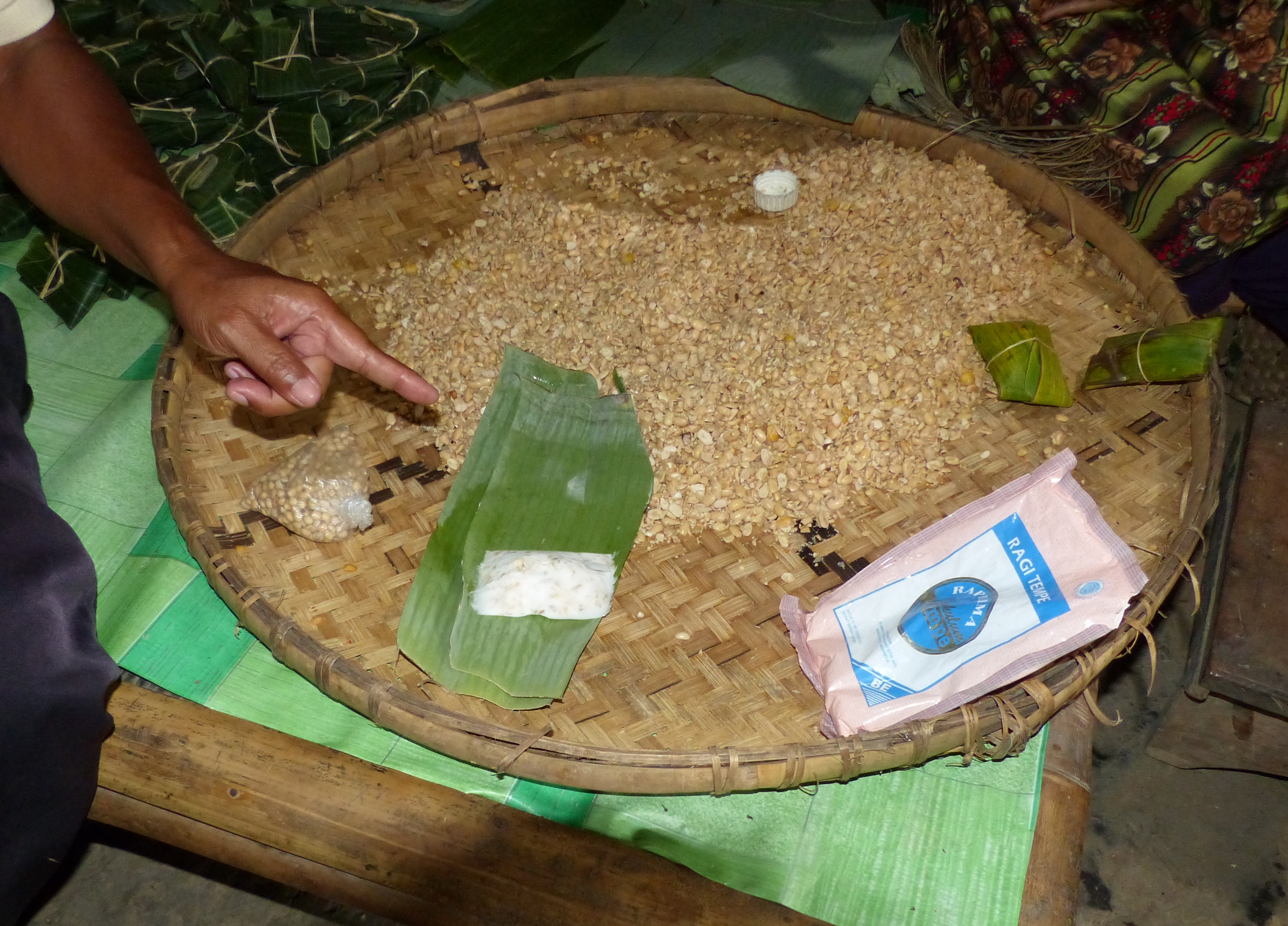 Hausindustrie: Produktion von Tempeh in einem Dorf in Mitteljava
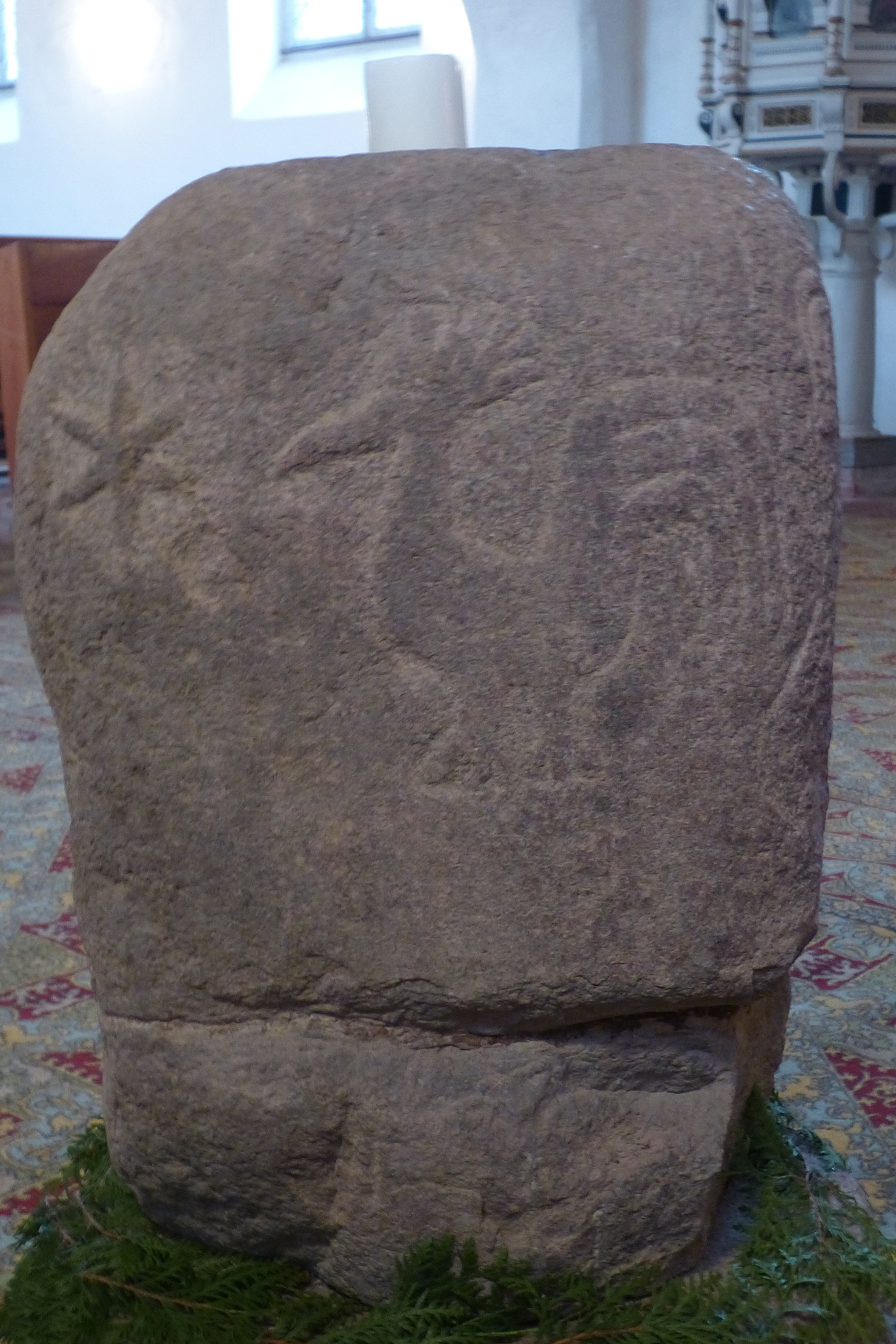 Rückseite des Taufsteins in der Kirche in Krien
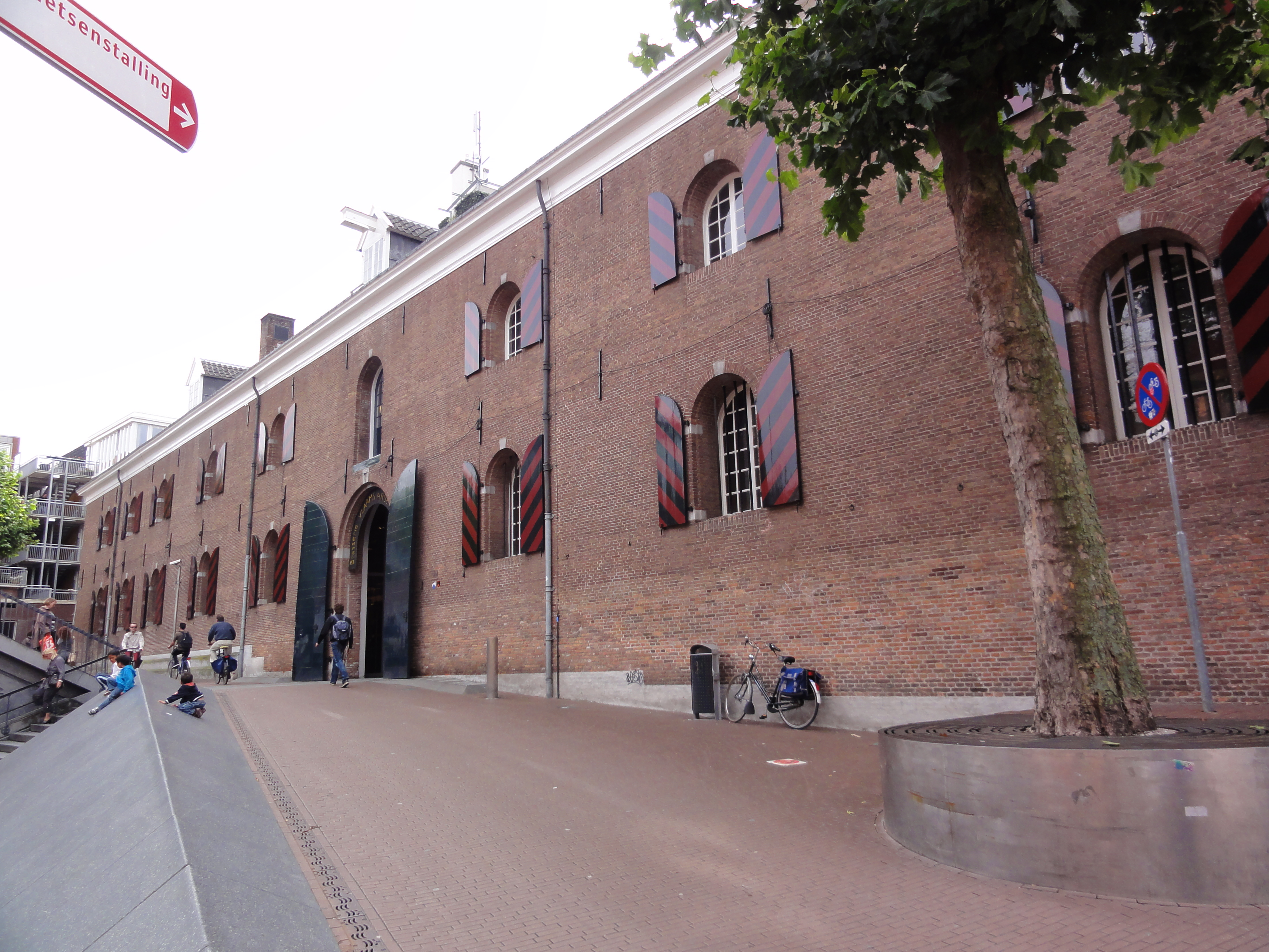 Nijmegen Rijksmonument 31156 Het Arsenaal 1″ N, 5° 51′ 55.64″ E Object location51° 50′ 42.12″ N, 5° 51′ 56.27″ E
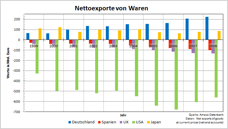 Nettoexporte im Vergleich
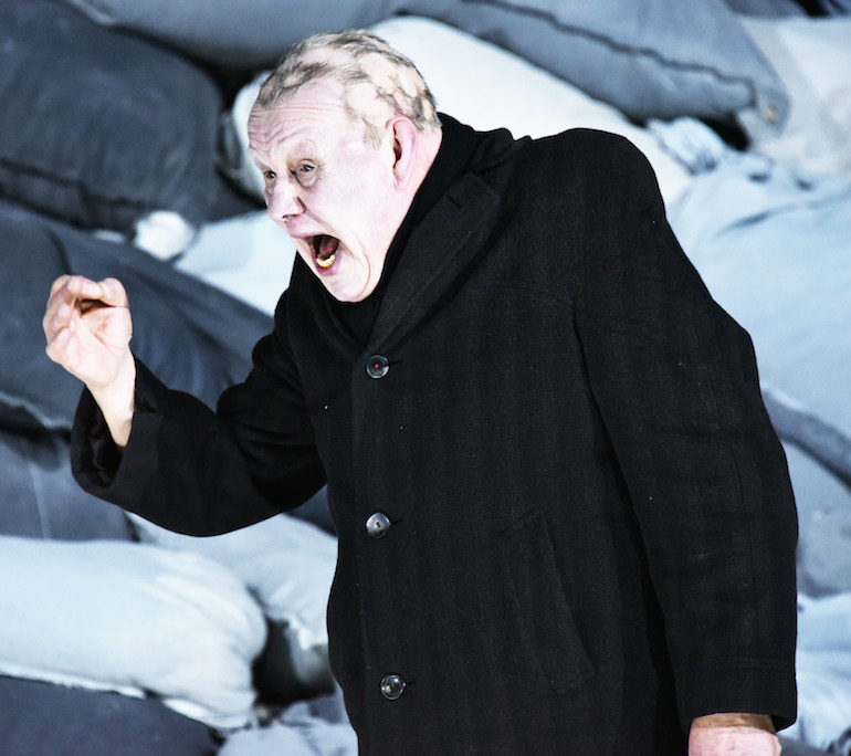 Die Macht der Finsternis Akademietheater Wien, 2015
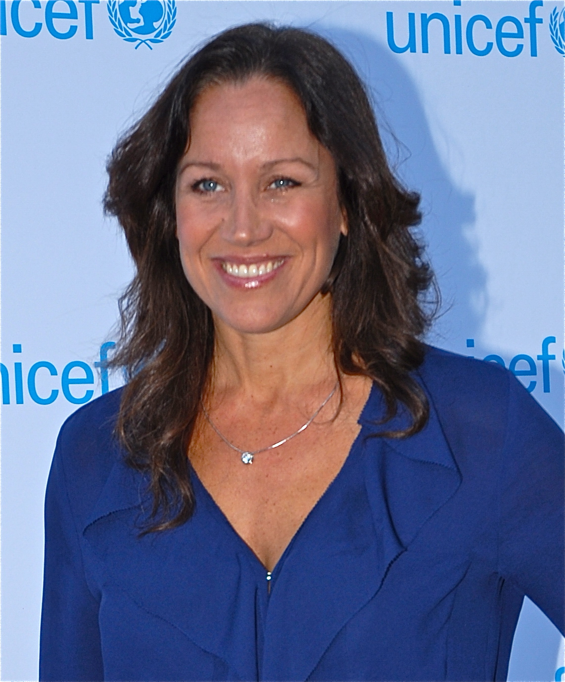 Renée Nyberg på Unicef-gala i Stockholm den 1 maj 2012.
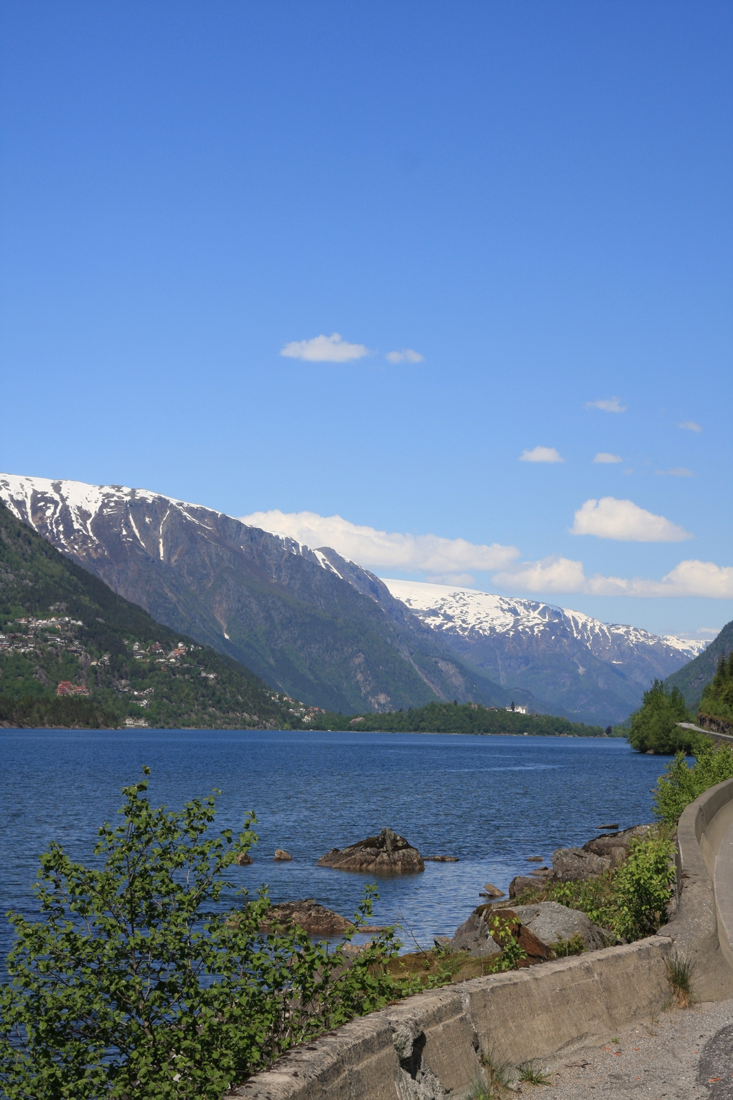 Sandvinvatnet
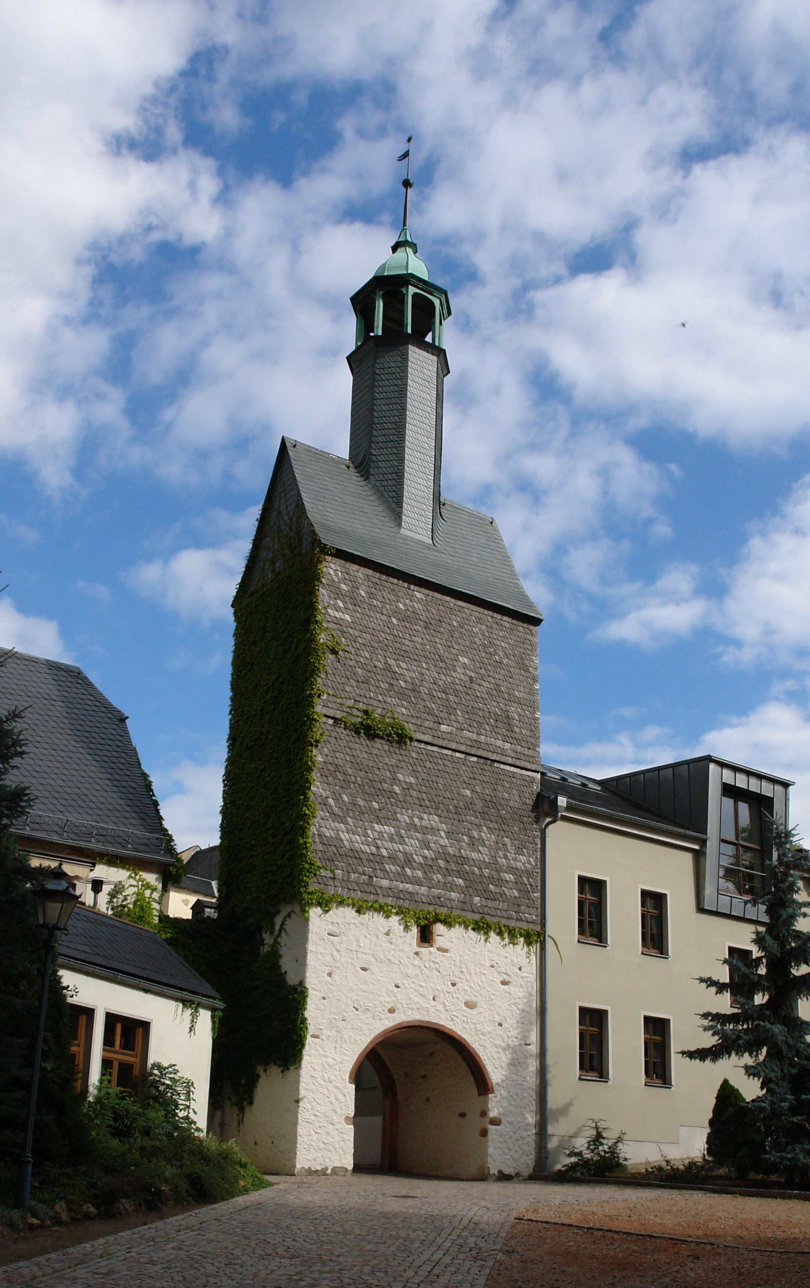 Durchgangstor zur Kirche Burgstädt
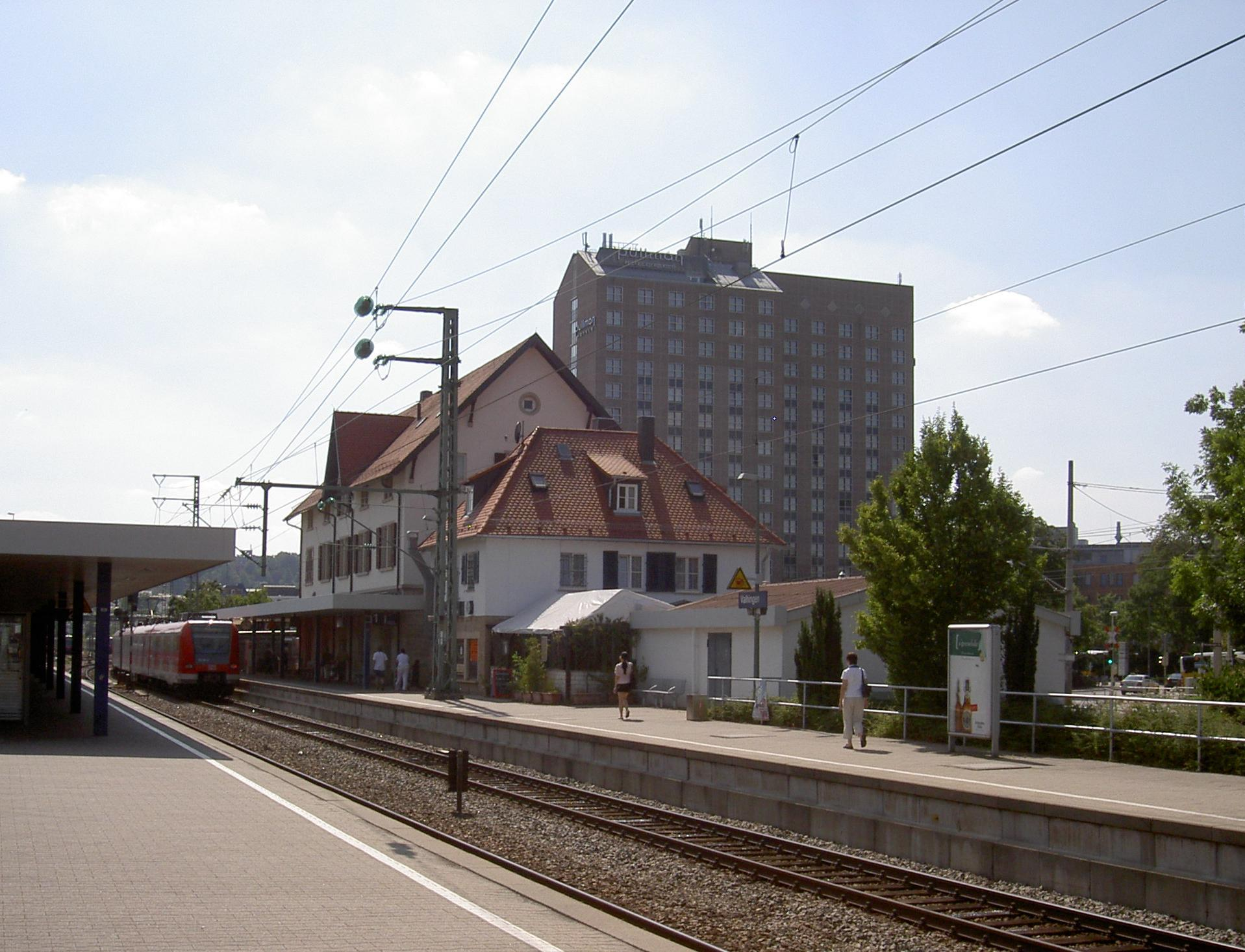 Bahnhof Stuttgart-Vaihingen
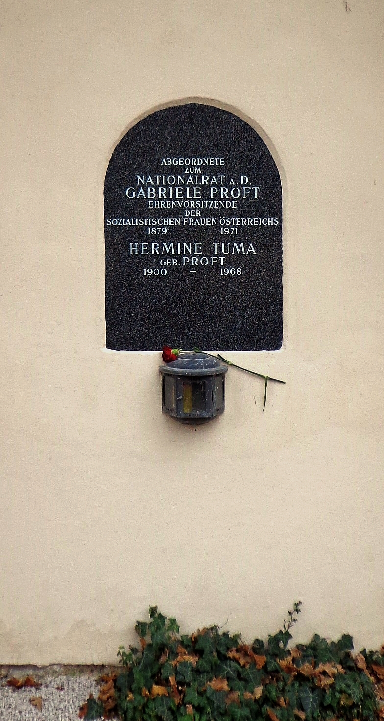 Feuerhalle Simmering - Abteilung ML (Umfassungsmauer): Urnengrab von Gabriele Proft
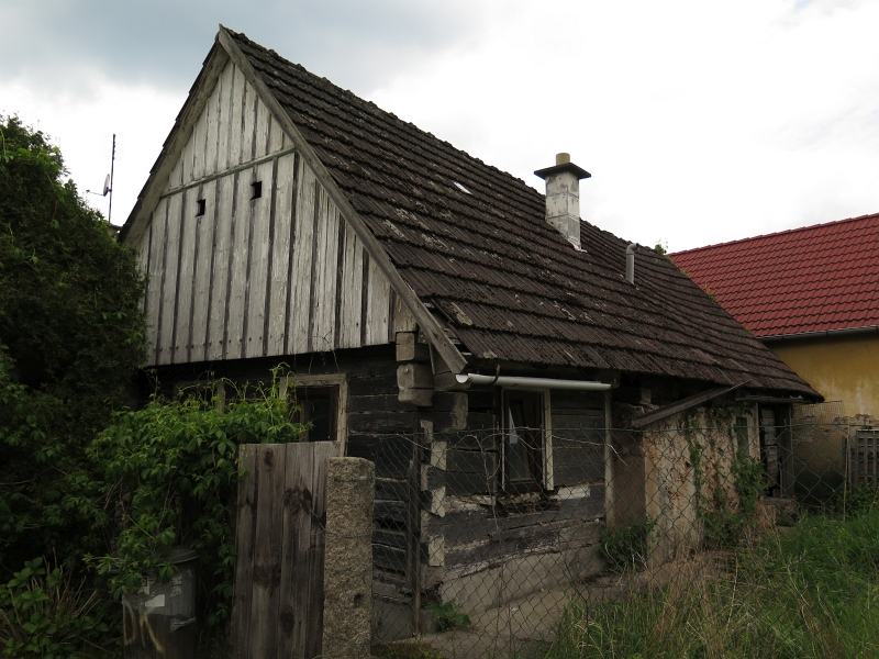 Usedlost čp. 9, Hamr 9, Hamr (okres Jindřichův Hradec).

= = = = =

EXERCISE GOAL:
Full copy, no pictures: write out each line of the data exactly as it stands.

RESPONSE TO THE EXERCISE:
 Hausindustrie: Produktion von Tempeh in einem Dorf in Mitteljava
 Rückseite des Taufsteins in der Kirche in Krien
 Nijmegen Rijksmonument 31156 Het Arsenaal 1″ N, 5° 51′ 55.64″ E Object location51° 50′ 42.12″ N, 5° 51′ 56.27″ E
 Nettoexporte im Vergleich
 Die Macht der Finsternis Akademietheater Wien, 2015
 Renée Nyberg på Unicef-gala i Stockholm den 1 maj 2012.
 Sandvinvatnet
 Durchgangstor zur Kirche Burgstädt
 Bahnhof Stuttgart-Vaihingen
 Feuerhalle Simmering - Abteilung ML (Umfassungsmauer): Urnengrab von Gabriele Proft
 Usedlost čp. 9, Hamr 9, Hamr (okres Jindřichův Hradec).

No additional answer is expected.